• WHAT THE EXERCISE ASKS
Among the entries below, extract exactly the lines that run from the one with "2174 | 4939 |" through the one with "1890 | 3940 |", both ends included.

[Items from a data source]
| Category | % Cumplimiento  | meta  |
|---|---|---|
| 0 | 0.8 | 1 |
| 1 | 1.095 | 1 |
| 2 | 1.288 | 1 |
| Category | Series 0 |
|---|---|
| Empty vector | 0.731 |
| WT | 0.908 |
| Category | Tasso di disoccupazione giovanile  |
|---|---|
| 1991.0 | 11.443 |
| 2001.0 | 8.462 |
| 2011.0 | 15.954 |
* * *
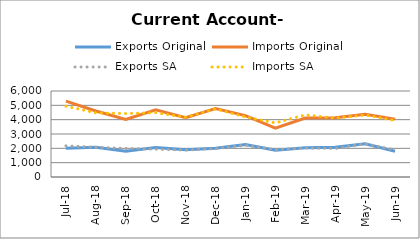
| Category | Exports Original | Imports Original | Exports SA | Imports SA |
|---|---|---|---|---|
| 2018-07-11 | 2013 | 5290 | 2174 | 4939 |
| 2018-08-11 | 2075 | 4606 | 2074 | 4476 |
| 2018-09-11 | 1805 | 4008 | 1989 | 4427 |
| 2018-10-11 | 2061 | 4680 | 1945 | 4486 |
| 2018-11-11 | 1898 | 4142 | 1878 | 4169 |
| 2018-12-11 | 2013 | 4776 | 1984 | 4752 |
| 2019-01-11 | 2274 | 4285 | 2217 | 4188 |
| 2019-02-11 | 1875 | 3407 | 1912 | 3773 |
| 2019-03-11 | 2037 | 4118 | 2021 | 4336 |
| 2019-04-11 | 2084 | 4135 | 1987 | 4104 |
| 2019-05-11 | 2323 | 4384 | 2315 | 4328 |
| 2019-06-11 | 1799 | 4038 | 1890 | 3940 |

• WRITTEN ANSWER
| 2018-07-11 | 2013 | 5290 | 2174 | 4939 |
| 2018-08-11 | 2075 | 4606 | 2074 | 4476 |
| 2018-09-11 | 1805 | 4008 | 1989 | 4427 |
| 2018-10-11 | 2061 | 4680 | 1945 | 4486 |
| 2018-11-11 | 1898 | 4142 | 1878 | 4169 |
| 2018-12-11 | 2013 | 4776 | 1984 | 4752 |
| 2019-01-11 | 2274 | 4285 | 2217 | 4188 |
| 2019-02-11 | 1875 | 3407 | 1912 | 3773 |
| 2019-03-11 | 2037 | 4118 | 2021 | 4336 |
| 2019-04-11 | 2084 | 4135 | 1987 | 4104 |
| 2019-05-11 | 2323 | 4384 | 2315 | 4328 |
| 2019-06-11 | 1799 | 4038 | 1890 | 3940 |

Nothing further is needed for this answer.